In the postgenomic era, it is essential to employ computational methods to predict the interactions between protein pairs as this is important for explaining the molecular basis of complex cellular processes. In this paper, a novel computational model using solely protein sequence information was proposed for protein-protein interaction prediction. The proposed model first transforms the original protein sequence into a substitution matrix representation. Secondly, MatPCA, as a feature extraction algorithm, is applied to the SMR to capture evolutionary information of protein sequences. Finally, a weighted sparse representation-based classifier was used in this experiment to detect whether there are interactions between protein pairs. At the same time, we also used a five-fold cross-validation method to detect PPIs on three highly credible benchmark datasets including yeast, human, and H. pylori. Furthermore, we compared the experimental results of the proposed method with the SVM as well as different existing models to further demonstrate the prediction performance of different models in predicting PPIs. As expected, the experimental results confirm that our method has obtained good prediction results.

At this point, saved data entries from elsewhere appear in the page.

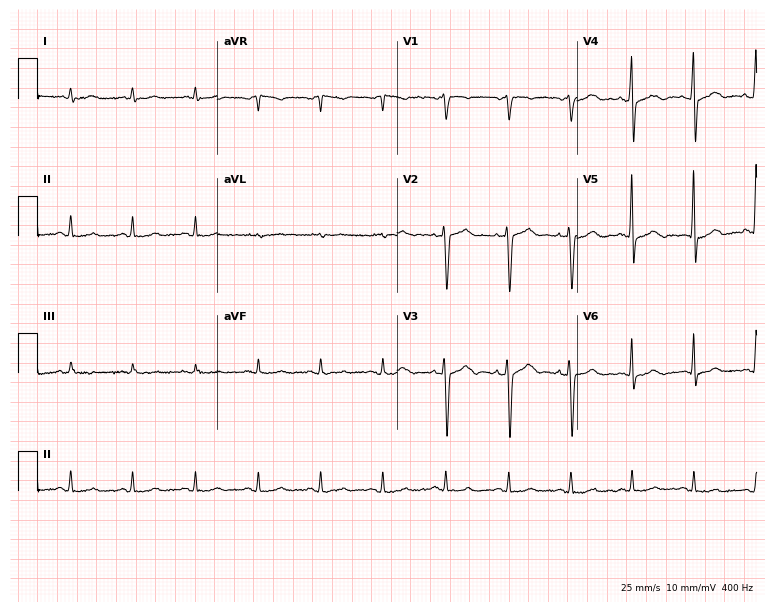
Standard 12-lead ECG recorded from a 59-year-old man. None of these six findings is recorded: first-degree AV block, right bundle branch block, left bundle branch block, sinus bradycardia, atrial fibrillation, sinus tachycardia. Findings outside these six are not listed.
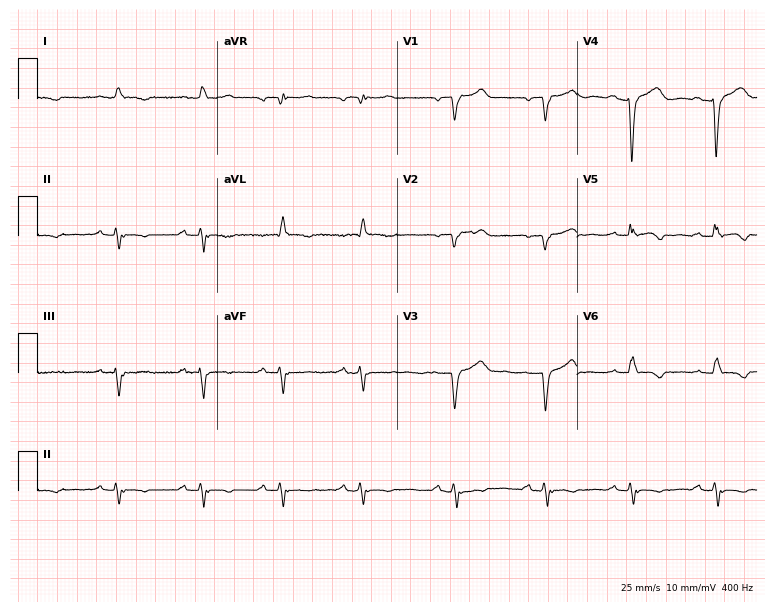
Electrocardiogram, a 68-year-old male patient. Of the six screened findings (first-degree AV block, right bundle branch block, left bundle branch block, sinus bradycardia, atrial fibrillation, sinus tachycardia), none is recorded.
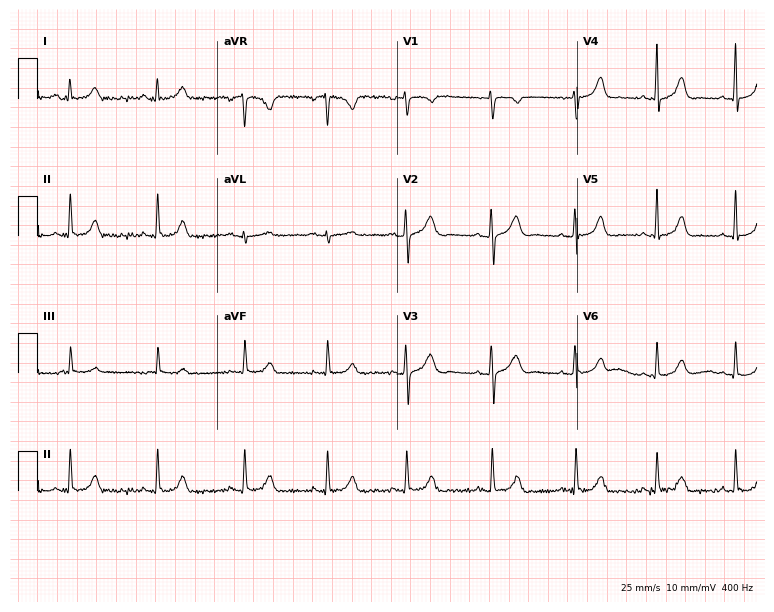
Standard 12-lead ECG recorded from a 20-year-old female patient. Read as a normal ECG.
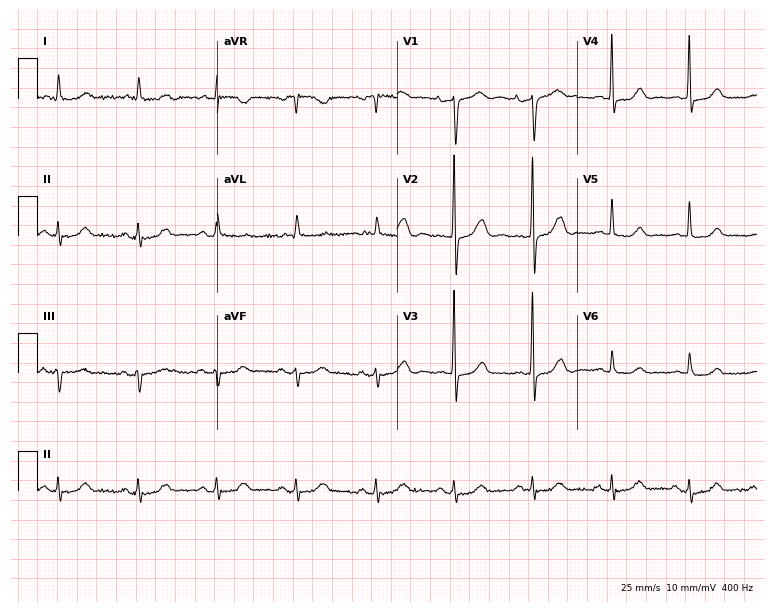
12-lead ECG from a woman, 85 years old (7.3-second recording at 400 Hz). No first-degree AV block, right bundle branch block (RBBB), left bundle branch block (LBBB), sinus bradycardia, atrial fibrillation (AF) or sinus tachycardia recorded for this tracing. Findings outside these six are not listed.

These excellent predictive indicator values further demonstrate the effectiveness and feasibility of the proposed model, which will be regarded as a powerful tool for detecting potential PPIs.

Data Availability

The data used to support the findings of this study are available from the corresponding author upon request.

Disclosure

Zheng Wang and Yang Li are the co-first authors.

Conflicts of Interest

The authors declare no conflicts of interest.

Authors’ Contributions

Zheng Wang and Yang Li contributed equally to this work.

Acknowledgments

This research was funded by the National Natural Science Foundation of China (Grant no. 61572506).